Reducing nvv4l2decoder load for H.264 stream

• Hardware Platform : dGPU (Nvidia A30)
• DeepStream Version 6.0
• TensorRT Version 8.0
• NVIDIA GPU Driver Version : 470
• Issue Type: question

I am using nvv4l2decoder to parse the input H.264 buffers coming from 32 channels in Deepstream 6.0. The input stream frame rate is ~30FPS per channel, but nvv4l2decoder can only decode up to ~26FPS per channel. Setting drop-frame-rate to a value other than 0 does not help because dropping happens only after fully decoding all of the frames in the input.

Futhermore, skipping frames before they enter nvv4l2decoder does not help either, because removing P frames from H.264 affects other decoded frames in the stream.

I have tried setting the parameters of the decoder such as num_extra_surfaces without any improvement in the decoder speed.

I do not have access to the provider of input stream and cannot change the frame rate. Is there any way to tackle the decoder bottleneck ?

Thank you.

What is your stream’s resolution, profile and level?

I don’t have complete information on the camera specifications, but most of the input sources have 1920x1080 resolution and an average of ~4000kbps.

Please refer to our performance data Performance — DeepStream 6.0.1 Release documentation

You can use “nvidia-smi dmon” to monitor the GPU and codec usage during you run your case.

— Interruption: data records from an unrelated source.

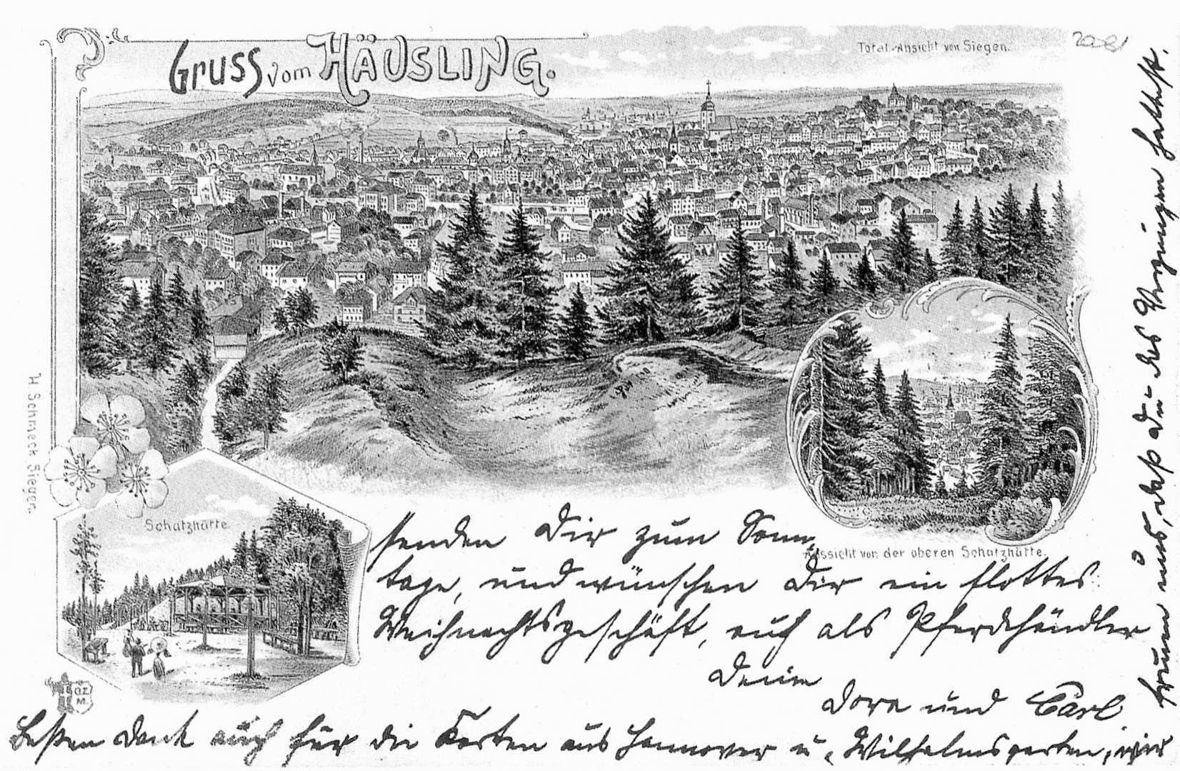 Siegen/Westfalen: Ansichtskarte „Gruss vom Häusling“ aus dem Jahr 1895 mit Panoramazeichnung der Siegener Kernstadt auf dem Siegberg, gesehen von Süden. Im Vordergrund der Hang des Berges Häusling.
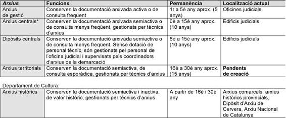 Quadre dels tipus d'arxius judicials de la XAJC
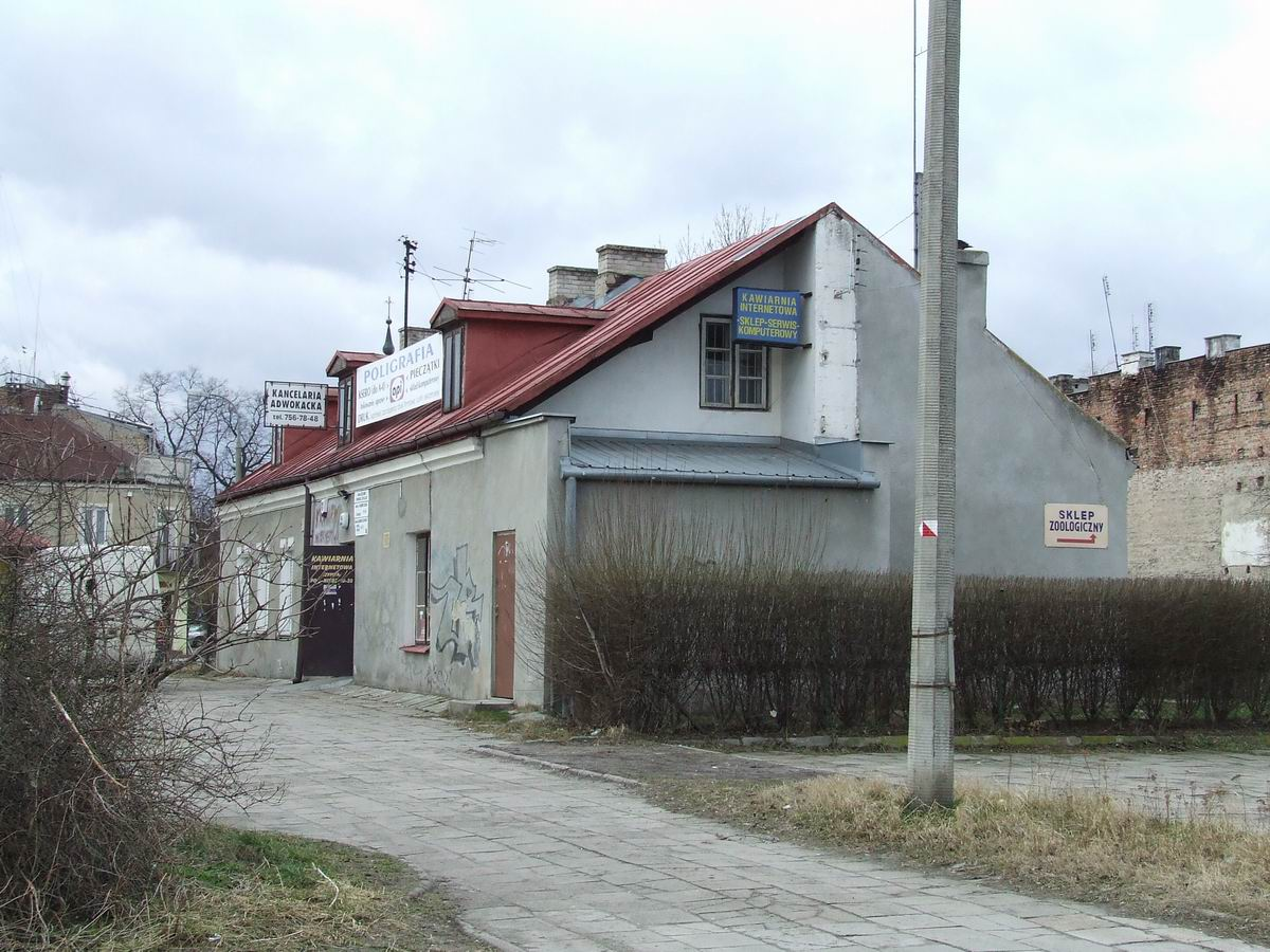 Mykwa, obecnie sklep zoologiczny i kafejka internetowa
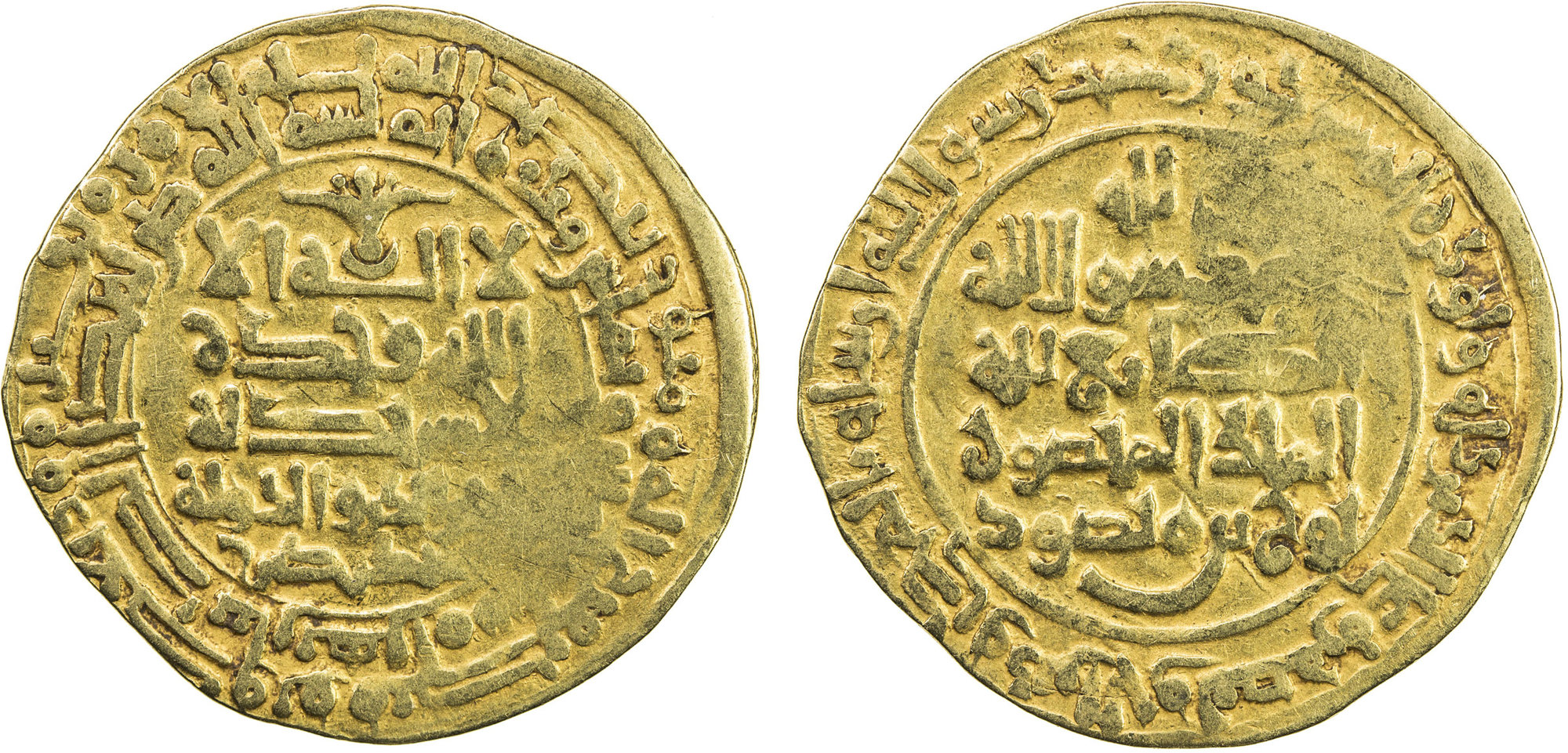 سکه یک دینار سبکتکین

Hi @bolat.ashim I am experiencing exactly your same issue. As of now, I haven’t found any solution besides using the CPU to decode a number of video streams, but the FPS on CPU is extremely low. I think we would need to find a way to drop packages before sending them to the decoder. That being said, decoding a frames usually requires data from previous and/or next frames, so I am not sure data can be dropped. For sure, dropping random data would result in corrupted images. I am desperately looking for a solution, but I am not sure there could be one. Please, let me know if you find anything.